# Local places for gear



## Drop-tine76 (Apr 24, 2013)

I am going to try to catch my first Ohio steelhead this weekend and need the basics of tackle. I have some knowledge of this kind of fishing but haven't done it much. Is there a local shop near the rocky river where I can pick up these items and possibly some advice based on current conditions.

Tight lines
Sean


----------



## Rippin (Jan 21, 2007)

Erie Outfitters in Sheffield Lake, talk to Craig, the most Knowledgeable on steelhead ally, has everything you need.


----------



## Drop-tine76 (Apr 24, 2013)

Thank you


----------



## Drop-tine76 (Apr 24, 2013)

Do they have spawn?


----------



## ChromeCollector (Sep 12, 2014)

Yes


----------



## KTkiff (Jul 30, 2004)

He doesn't have as much in years past so you may want to call ahead of time.


----------



## bassclef (Jul 25, 2013)

I saw a decent amount of gear as well as some printed handout info on Steelhead fishing at the Berea Fin Feather Fur a couple weeks ago. It's located not far from the southern end of the reservation.


----------



## ChromeCollector (Sep 12, 2014)

I was at Fin Feather Fur in Middleburg Hts this past Friday, and they were totally out of everything steelhead related, except for beads. 

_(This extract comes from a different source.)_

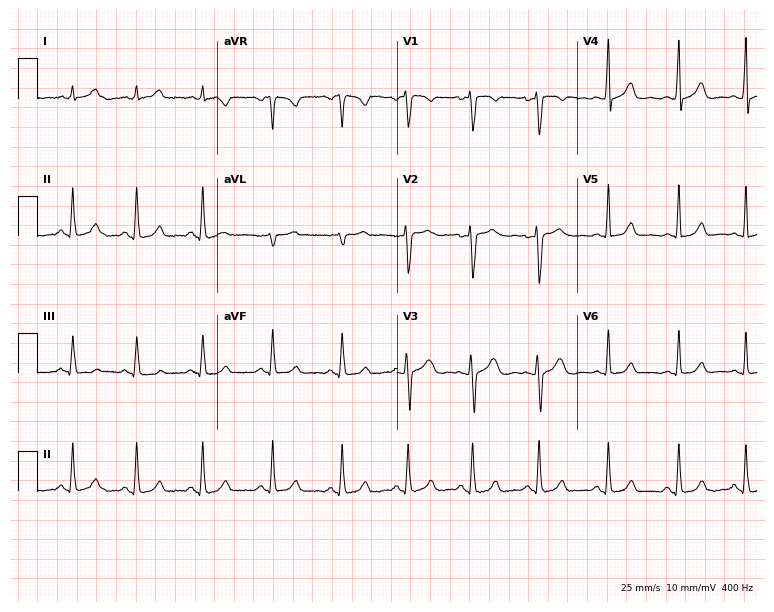
Standard 12-lead ECG recorded from a 29-year-old woman (7.3-second recording at 400 Hz). None of these six findings is recorded: first-degree AV block, right bundle branch block, left bundle branch block, sinus bradycardia, atrial fibrillation, sinus tachycardia. Other findings, if any, are not listed.
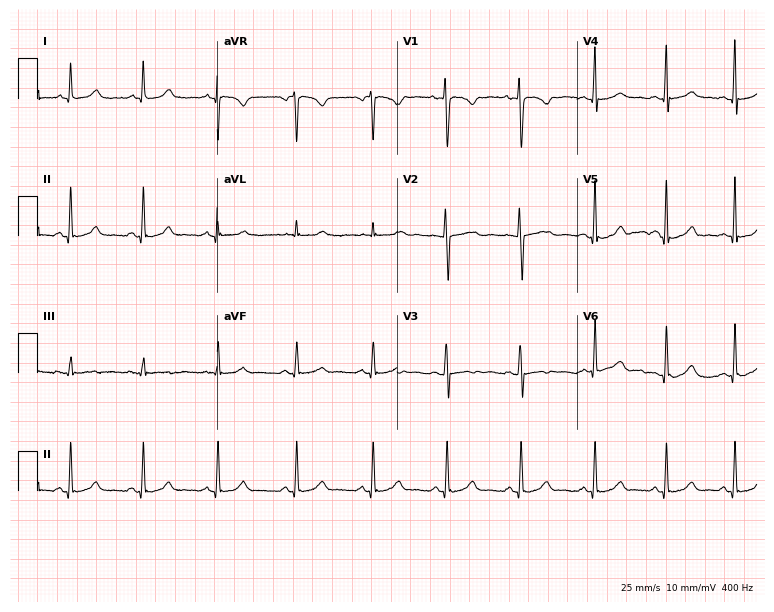
Electrocardiogram (7.3-second recording at 400 Hz), a 32-year-old female. Overall reading on record: normal ECG.

There was no split shot, no drennan floats, raven floats, balsa floats, no bead hooks, no micro swivels, no centerpin reels. Also, the guy that manages the fishing department told me he has seen a lot of new faces buying a lot of steelhead gear this past season.


----------



## Shortdrift (Apr 5, 2004)

Erie Outfitters would be the best. Rodmakers Shopin Strongsville, Ohio is 10 minutes away from the Rocky and would be my second choice. The Shop is located at St Rt82 and Prospect Rd. 440-572-0400


----------



## C.M.Jump (Apr 10, 2012)

I was in the Rodmakers a couple weeks ago and the inventory was low on about everything in the store. I think they must be waiting to restock in the spring. I was going to ask is they were going out of business - but decided not to since they were helping another customer.


----------



## mtkjay8869 (Nov 18, 2011)

I have went to all these other tackle shops even after hearing of new shipment arriving only a couple days prior to my trip but when it's all said and done I end up at Erie outfitters, it's over an hour drive for me but if u want gear they have it and I haven't made a trip where their out of stock in anything I'm looking for yet


----------



## FAB (May 26, 2013)

Yep as said many times here Erie Outfitters is the place to go not only for gear but for good information to catch you up on the sport. Second mention is Backpackers shop just down the road. not near the inventory or knowledge but they do carry a lot of stuff, mostly fly fishing related.


----------



## TopCat (Sep 27, 2006)

Erie Outfitters or Rod Makers on the west side. Harbor Bait or Chagrin River Outfitters on the east side. If you feel like making the drive and want to make a day trip out of it, the Cabela's in Dundee, Michigan has a nice selection. Another long drive, but worth it for a good selection of tackle is NetCraft in Maumee south of Toledo.


----------



## Rippin (Jan 21, 2007)

I'm telling Ya... Erie outfitters is the place for gear...


----------



## lunker23 (Jun 28, 2013)

On the west side
Backpackers in Sheffield 
Orvis in Westlake
Erie Outfitters as stated 
I also have some gear I'd be willing to sell.


----------



## Drop-tine76 (Apr 24, 2013)

Thanks everyone


----------



## c. j. stone (Sep 24, 2006)

Hate to mention a chain store but locally here in Akron area, Dick's Sporting Goods has always had most of the stuff I carry while steelheading. Their assortment of Steelie jigs and fly section is very good. Could just be because of the fact we are fairly located to the tribs, other stores in the State might not be as well equipped?


----------